Qubit-Photon Bound States in Superconducting Metamaterials

TL;DR

This paper investigates the quantum behavior of electromagnetic waves in a one-dimensional superconducting metamaterial with charge qubits, revealing bound states that could enable photon transport control.

Contribution

It introduces a quantum-mechanical model for superconducting metamaterials with charge qubits, demonstrating the formation of photon-qubit bound states within such systems.

Findings

Two bands of single-photon-qubit bound states identified

Bound states can trap radiation, affecting photon transport

Model applicable at low temperatures with weak fields

Abstract

We study quantum features of electromagnetic radiation propagating in the one-dimensional superconducting quantum metamaterial comprised of an infinite chain of charge qubits placed within two-stripe massive superconductive resonators.

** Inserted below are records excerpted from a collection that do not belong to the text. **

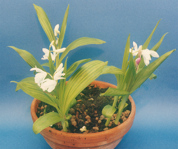 Bletilla striata alba
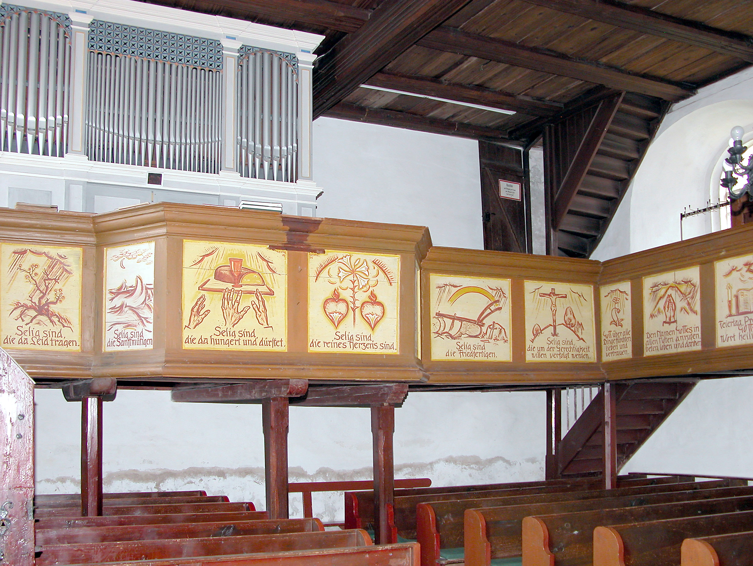 19.06.2006 01465 Schönborn (Dresden), Zum Seifersdorfer Tal (GMP: 51.148143,13.866957): Dorfkirche, Ursprünge in einer romanischen Kapelle aus der Mitte des 13. Jahrhunderts. Nach der Zerstörung 1653 wurde sie bis 1664 wieder aufgebaut. Die Orgel auf der Westempore wurde 1860 mit einem spätklassizistischen Prospekt versehen. [DSCN10418.TIF]20060619035DR.JPG(c)Blobelt
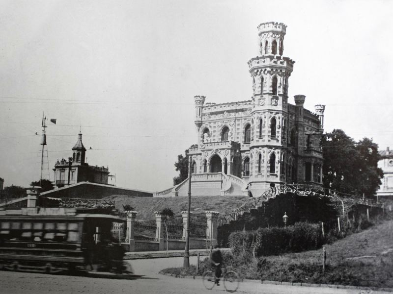 Vista de la residencia propiedad de Teófilo Lacroze en Avenida Luis María Campos esquina José Hernández, en el barrio Belgrano de Buenos Aires, a principios del siglo XX. El llamado "castillo de los leones" sería demolido en la década de 1940.
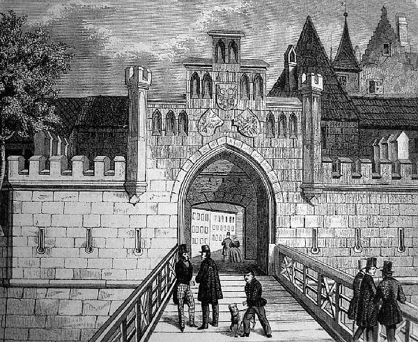 Das neue Tor an der Färbergasse in Nürnberg, Holzstich, vor 1900
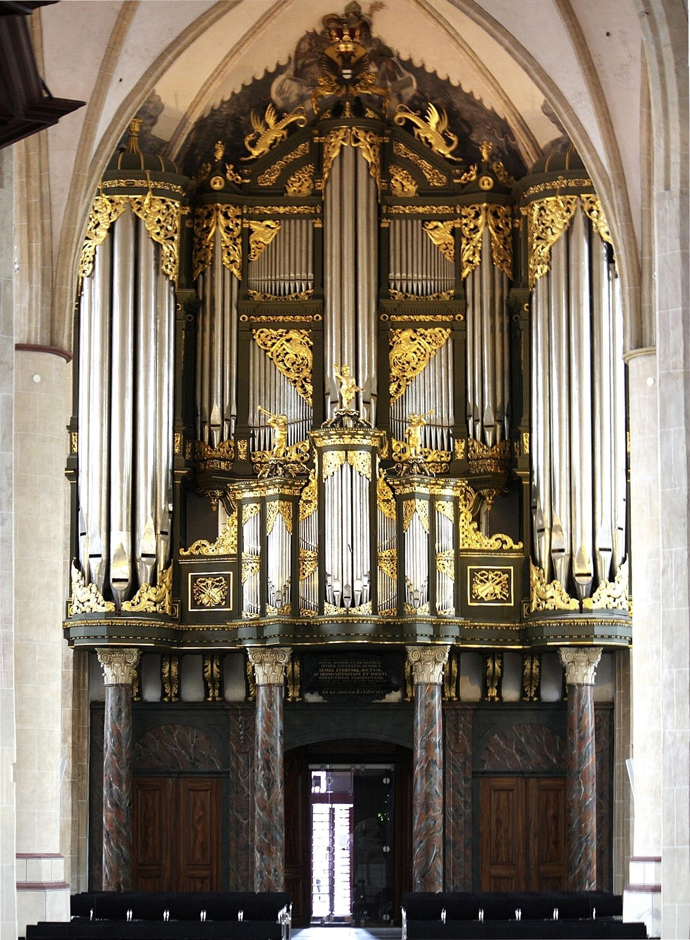 Schnitger organ Groningen Martinikerk
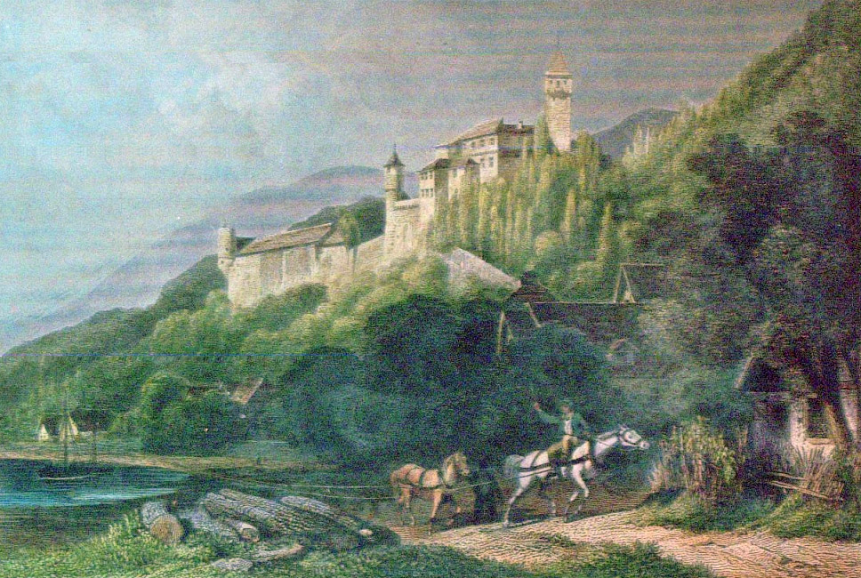 Zwingenberg am Neckar, Gouachierter Stahlstich
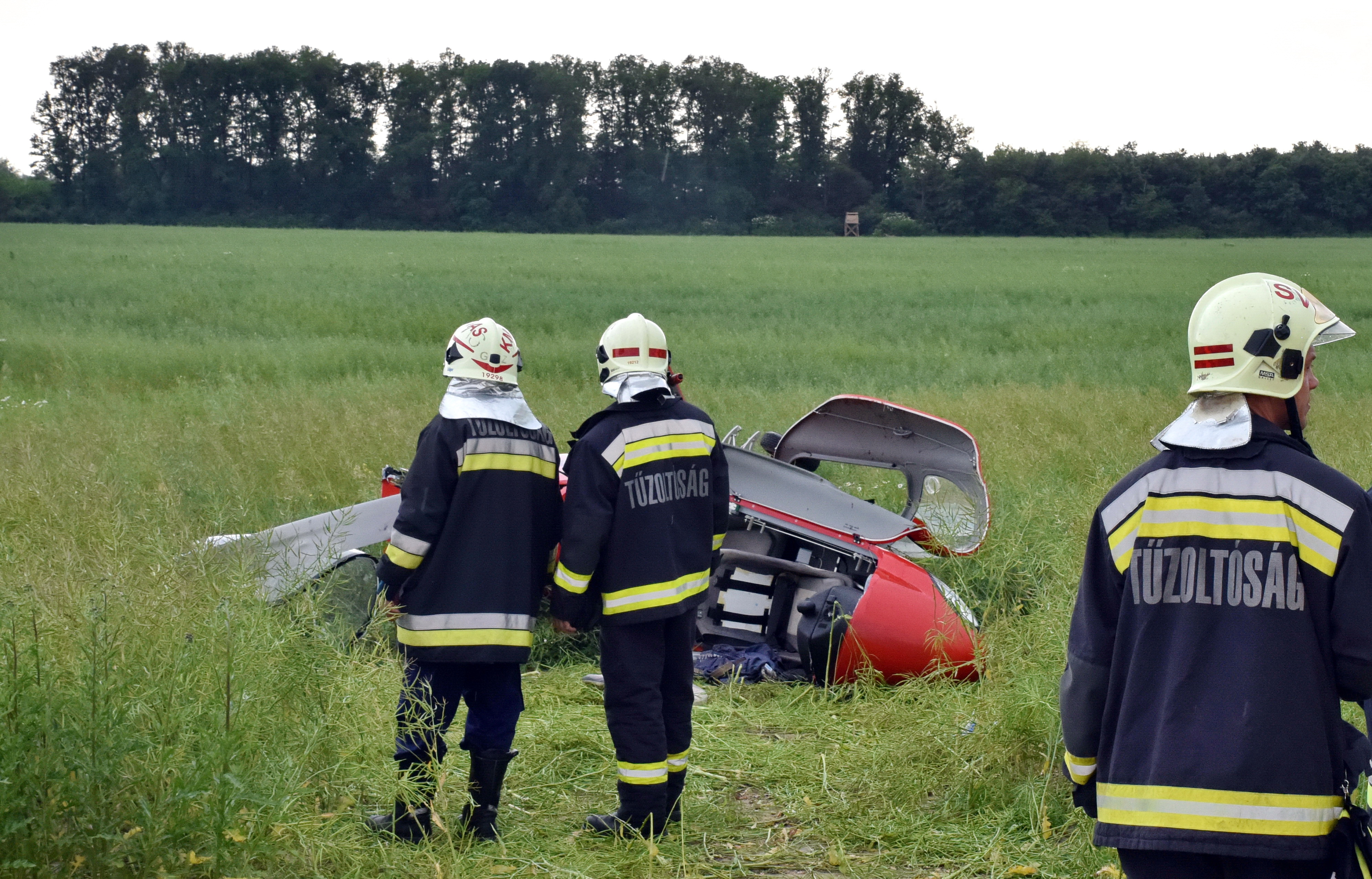 A girokopter 25 kilovoltos vezetéknek ütközött és lezuhant. Az osztrák pilóta nem veszítette el az eszméletét, lábsérüléssel megúszta a balesetet. Fotó: Tánczos Mihály / 112Press
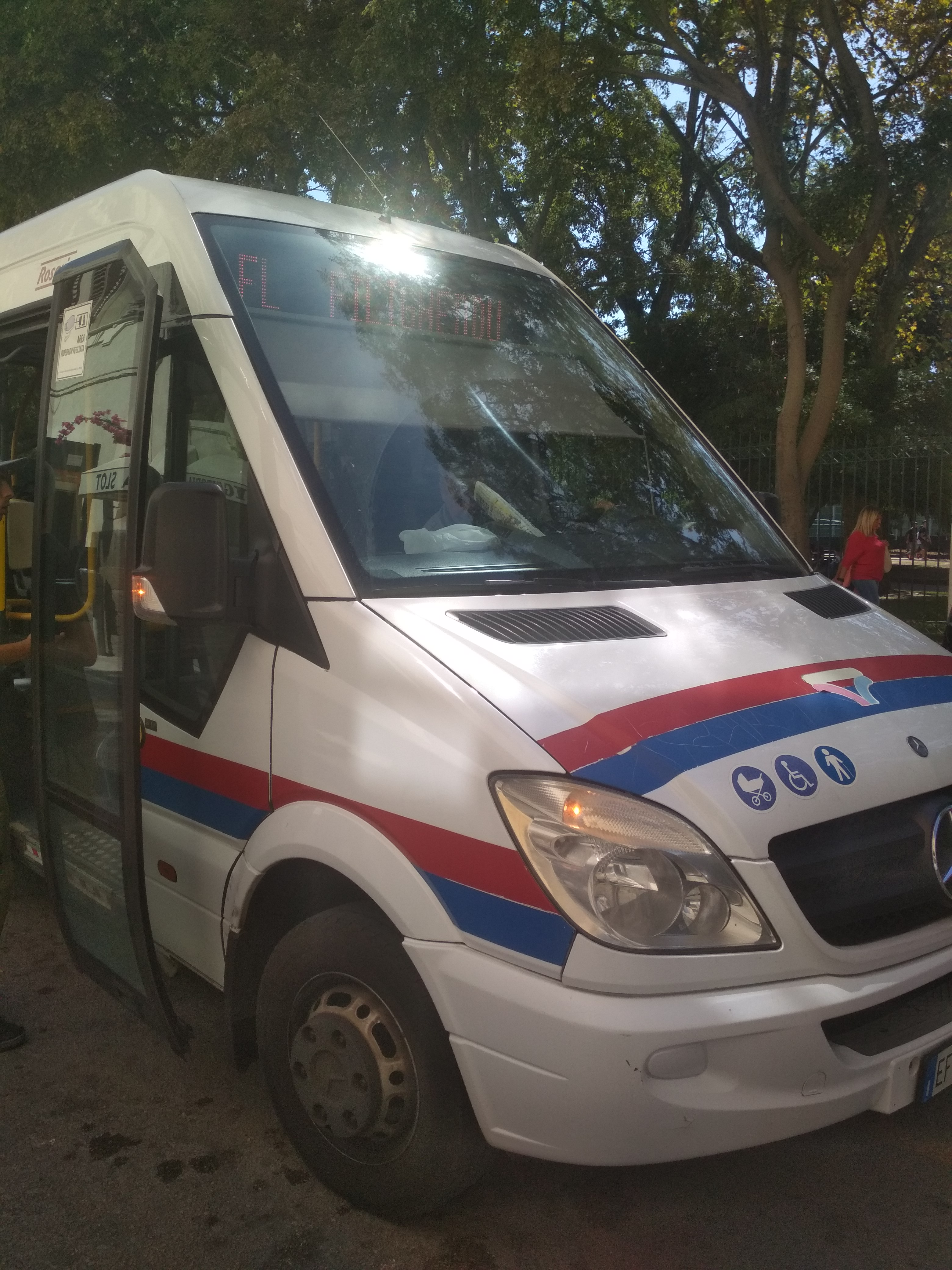 La nuova linea FL Filigheddu al capolinea di C.so Regina Margherita
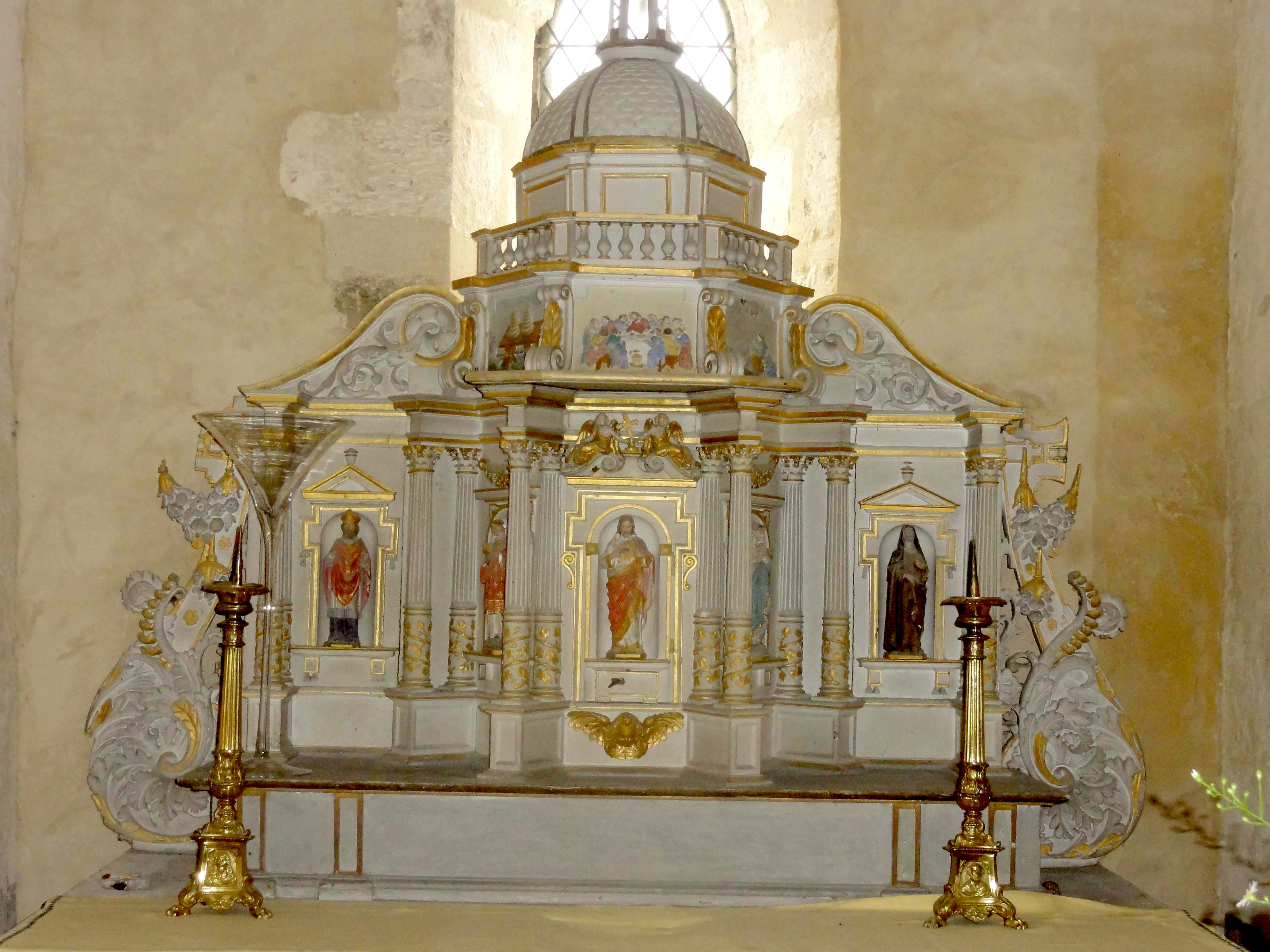 Collatéral sud, retable sur la notice M.H., plutôt tabernacle à ailes abritant dans ses niches cinq statuettes figurant : la Vierge, le Sacré-Cœur de Jésus, saint Vincent,un évêque, une sainte femme.

The Quantum-mechanical model is derived assuming weak fields and that, at low temperatures, each qubit is either unoccupied ($N=0$) or occupied by a single Cooper pair ($N=1$). Based on this assumption we demonstrate the emergence of two bands of single-photon-qubit bound states with the energy lying within (lower branch) or outside (higher) the photon continuum. The emergence of bound states may cause radiation trapping which could be of interest for the control of photon transport in these systems.